── Excerpted records ──
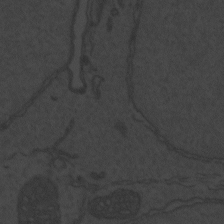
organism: Zebrafish
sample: Macrophage infected with Toxoplasma gondii
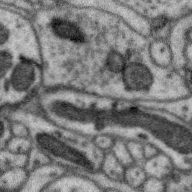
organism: Zebra finch
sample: Brain
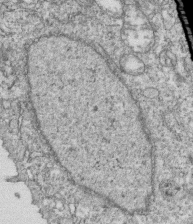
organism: Human
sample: HeLa cell HIV synapse
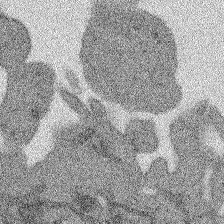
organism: Human
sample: HeLa cells
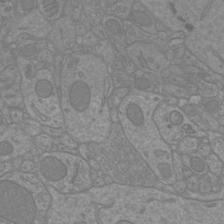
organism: Mouse
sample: Cortical neurons
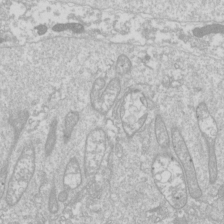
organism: Drosophila
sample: Cell division; meiosis; drosophila spermatocytes
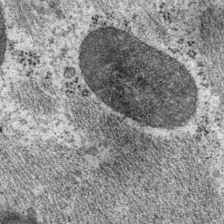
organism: P. pacificus
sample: Pharynx
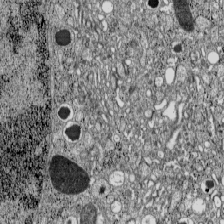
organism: C57BL Mouse
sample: Pancreatic islet
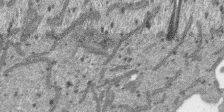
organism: Human
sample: Lung epithelial cells infected with SARS-CoV-2
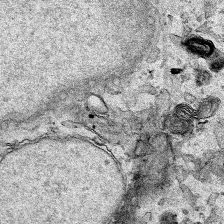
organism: Human
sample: Mitochondria in HCT116 cells
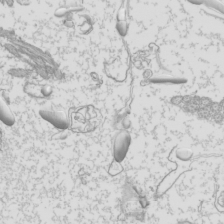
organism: Mouse
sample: Cilia; mouse epididymis
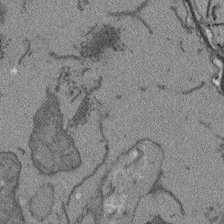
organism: Arabidopsis thaliana
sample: Root tip
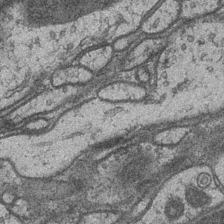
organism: Drosophila
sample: Optic medulla
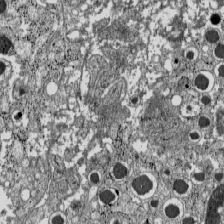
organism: C57BL Mouse
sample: Pancreatic islet
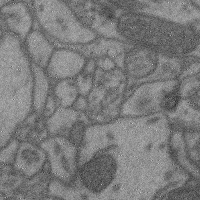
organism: Mouse
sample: Cerebral cortex
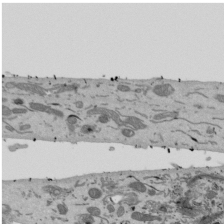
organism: Mouse
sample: ED-1 cell nuclei; centrioles
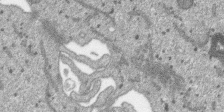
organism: Human
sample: Lung epithelial cells infected with SARS-CoV-2
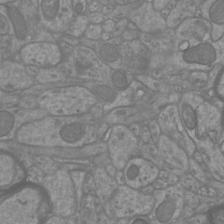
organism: Mouse
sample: Cortical neurons
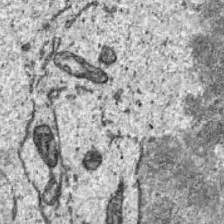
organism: Human
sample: HeLa cells
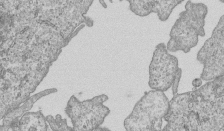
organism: Human
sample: MDA-MB-231 cells
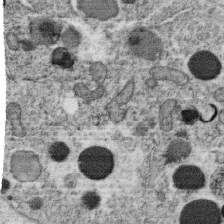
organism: C. elegans
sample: C. elegans oocyte; sperm cells
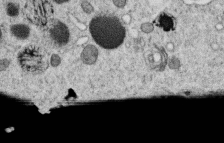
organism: C. elegans
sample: C. elegans oocyte; sperm cells
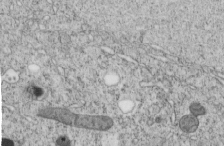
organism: C. elegans
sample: C. elegans embryo early stage
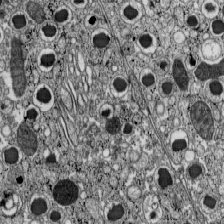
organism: C57BL Mouse
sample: Pancreatic islet
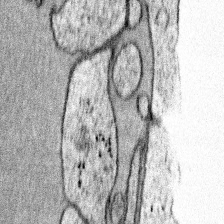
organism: Human
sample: HeLa cells
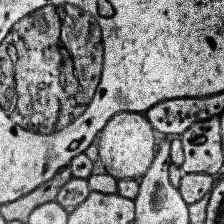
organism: Human
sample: Temporal Lobe
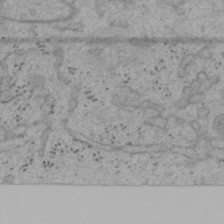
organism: Human
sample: HeLa cells
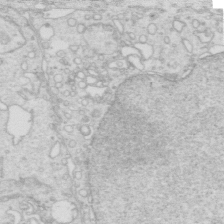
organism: Mouse
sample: Multiciliated cells
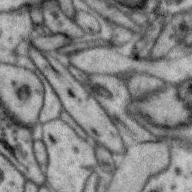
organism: Zebra finch
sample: Brain
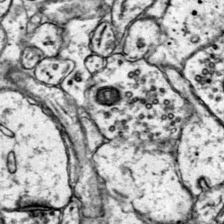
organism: Mouse
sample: Primary visual cortex
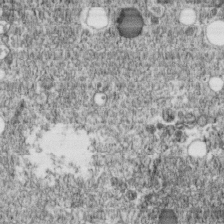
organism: C. elegans
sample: C. elegans embryo early stage
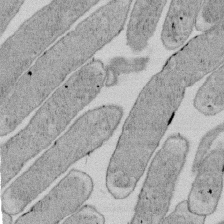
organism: E. coli
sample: Bacterial nucleoid
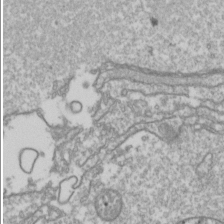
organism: Drosophila
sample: Cell division; meiosis; drosophila spermatocytes
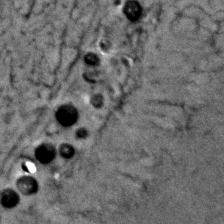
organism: Zebrafish
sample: Zebrafish embryo
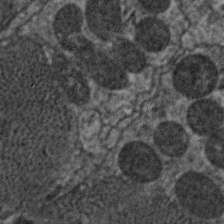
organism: C. elegans
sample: Pharynx
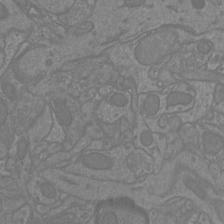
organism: Mouse
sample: Cortical neurons
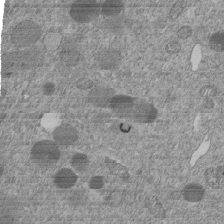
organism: C. elegans
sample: C. elegans embryo early stage
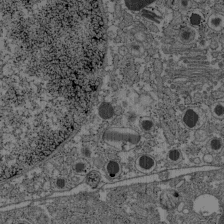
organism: C57BL Mouse
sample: Pancreatic islet
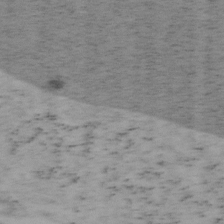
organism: Mouse
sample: OT-I killer T cells with ID8 ovarian cancer cells
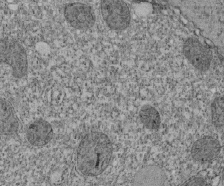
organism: Tetrahymena
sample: Cilia in tetrahymena
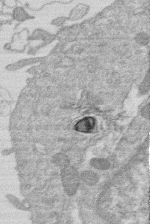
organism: Human
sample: Macrophage cells
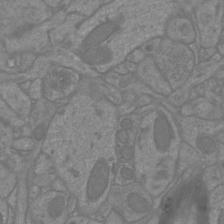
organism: Mouse
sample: Cortical neurons
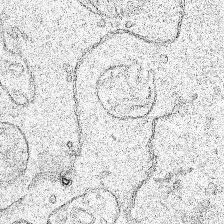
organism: Human
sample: Mitochondria in HCT116 cells
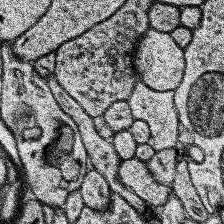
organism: Human
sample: Temporal Lobe
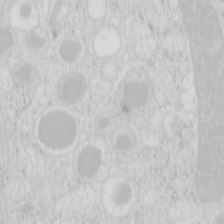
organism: Mouse
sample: Pancreas
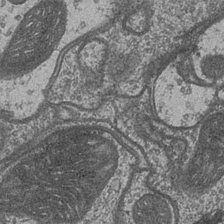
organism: Drosophila
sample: Optic medulla
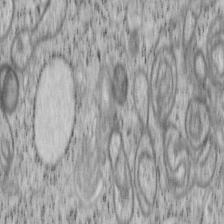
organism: Human
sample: HeLa cells
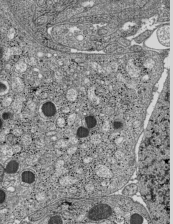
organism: C57BL Mouse
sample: Pancreatic islet
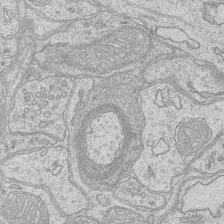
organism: Mouse
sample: CA1 Hippocampus
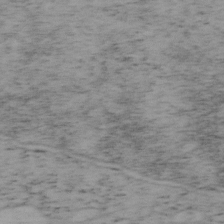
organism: Mouse
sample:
───
• Exercise:
Reproduce every record above exactly as given, excluding pictures from the result.

• Written reply:
organism: Zebrafish
sample: Macrophage infected with Toxoplasma gondii
organism: Zebra finch
sample: Brain
organism: Human
sample: HeLa cell HIV synapse
organism: Human
sample: HeLa cells
organism: Mouse
sample: Cortical neurons
organism: Drosophila
sample: Cell division; meiosis; drosophila spermatocytes
organism: P. pacificus
sample: Pharynx
organism: C57BL Mouse
sample: Pancreatic islet
organism: Human
sample: Lung epithelial cells infected with SARS-CoV-2
organism: Human
sample: Mitochondria in HCT116 cells
organism: Mouse
sample: Cilia; mouse epididymis
organism: Arabidopsis thaliana
sample: Root tip
organism: Drosophila
sample: Optic medulla
organism: C57BL Mouse
sample: Pancreatic islet
organism: Mouse
sample: Cerebral cortex
organism: Mouse
sample: ED-1 cell nuclei; centrioles
organism: Human
sample: Lung epithelial cells infected with SARS-CoV-2
organism: Mouse
sample: Cortical neurons
organism: Human
sample: HeLa cells
organism: Human
sample: MDA-MB-231 cells
organism: C. elegans
sample: C. elegans oocyte; sperm cells
organism: C. elegans
sample: C. elegans oocyte; sperm cells
organism: C. elegans
sample: C. elegans embryo early stage
organism: C57BL Mouse
sample: Pancreatic islet
organism: Human
sample: HeLa cells
organism: Human
sample: Temporal Lobe
organism: Human
sample: HeLa cells
organism: Mouse
sample: Multiciliated cells
organism: Zebra finch
sample: Brain
organism: Mouse
sample: Primary visual cortex
organism: C. elegans
sample: C. elegans embryo early stage
organism: E. coli
sample: Bacterial nucleoid
organism: Drosophila
sample: Cell division; meiosis; drosophila spermatocytes
organism: Zebrafish
sample: Zebrafish embryo
organism: C. elegans
sample: Pharynx
organism: Mouse
sample: Cortical neurons
organism: C. elegans
sample: C. elegans embryo early stage
organism: C57BL Mouse
sample: Pancreatic islet
organism: Mouse
sample: OT-I killer T cells with ID8 ovarian cancer cells
organism: Tetrahymena
sample: Cilia in tetrahymena
organism: Human
sample: Macrophage cells
organism: Mouse
sample: Cortical neurons
organism: Human
sample: Mitochondria in HCT116 cells
organism: Human
sample: Temporal Lobe
organism: Mouse
sample: Pancreas
organism: Drosophila
sample: Optic medulla
organism: Human
sample: HeLa cells
organism: C57BL Mouse
sample: Pancreatic islet
organism: Mouse
sample: CA1 Hippocampus
organism: Mouse
sample:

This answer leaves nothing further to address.